Edward Bowler Millton
- Born: 7 March 1861 Christchurch, New Zealand
- Died: 11 March 1942 (aged 81) Loburn, New Zealand
- School: Christ's College
- Occupation(s): Sheep farmer

Rugby union career
- Position(s): Forward

Amateur team(s)
- Years: Team / Apps / (Points)
- Christchurch

Provincial / State sides
- Years: Team / Apps / (Points)
- 1883–86: Canterbury / 7
- 1884: Wellington / 1

International career
- Years: Team / Apps / (Points)
- 1884: New Zealand / 0 / (0)

= Edward Millton =

New Zealand rugby union player (1861–1942)

Edward Bowler Millton (7 March 1861 - 11 March 1942) was a New Zealand rugby union player who represented his country in 1884, playing as a forward.

Born in Christchurch in 1861 and educated at Christ's College, Millton played for the Christchurch club and made seven appearances for the provincial team between 1883 and 1886, as well as one for as a loan player in 1884. He was a member of the first New Zealand national rugby union team, which toured New South Wales in 1884. He played in seven of the eight matches on that tour, scoring one try.

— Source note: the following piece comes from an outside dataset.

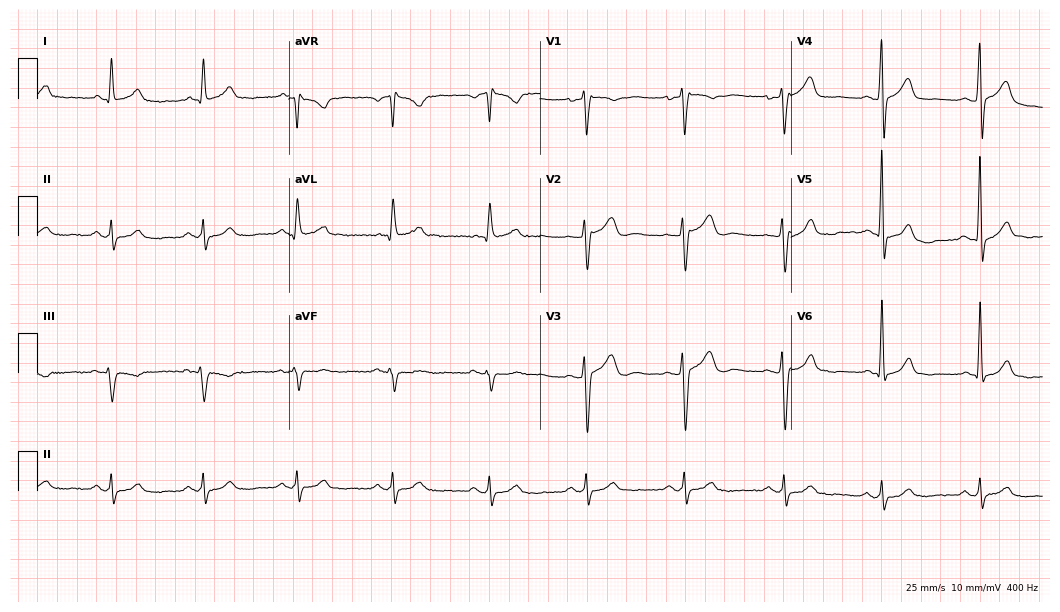
Resting 12-lead electrocardiogram (10.2-second recording at 400 Hz). Patient: a 61-year-old male. None of these six findings is recorded: first-degree AV block, right bundle branch block, left bundle branch block, sinus bradycardia, atrial fibrillation, sinus tachycardia. Other findings, if any, are not listed.
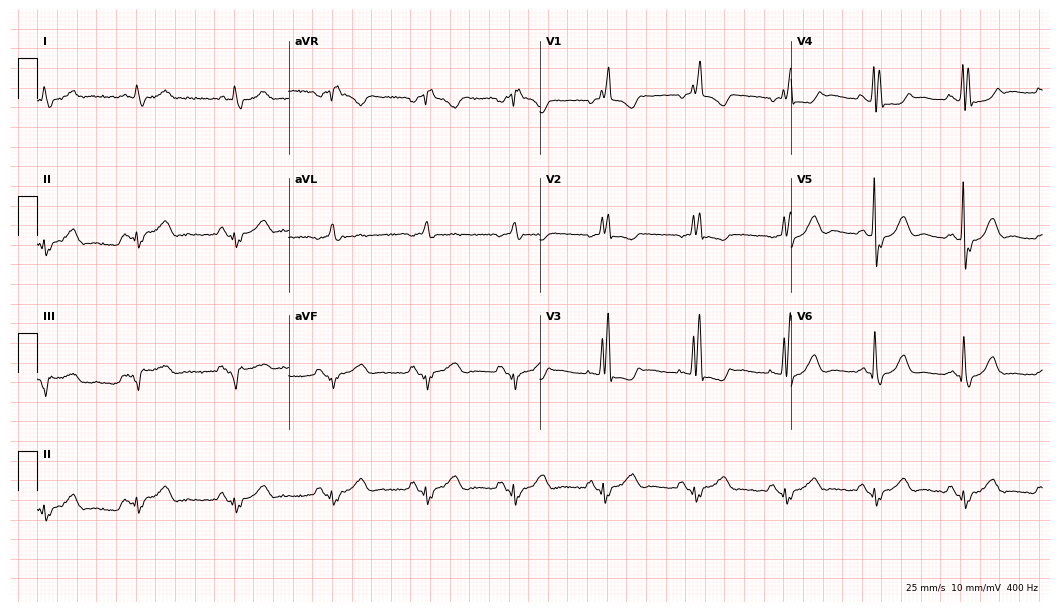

He did not play in any Test matches, as New Zealand did not play its first full international until 1903.

Millton and his older brother, William, who captained the New Zealand team on the 1884 tour to New South Wales, have the distinction of being the first brothers to represent New Zealand in rugby.

Millton married Maud Eliza Ford at St Peter's Church, Riccarton, on 22 March 1892. He died at Loburn on 11 March 1942. He bequeathed his sheep farm, Birch Hill Station, and another property at Okuku, to the Sunlight League of New Zealand for the establishment of the "Ford Millton Memorial Home for Children".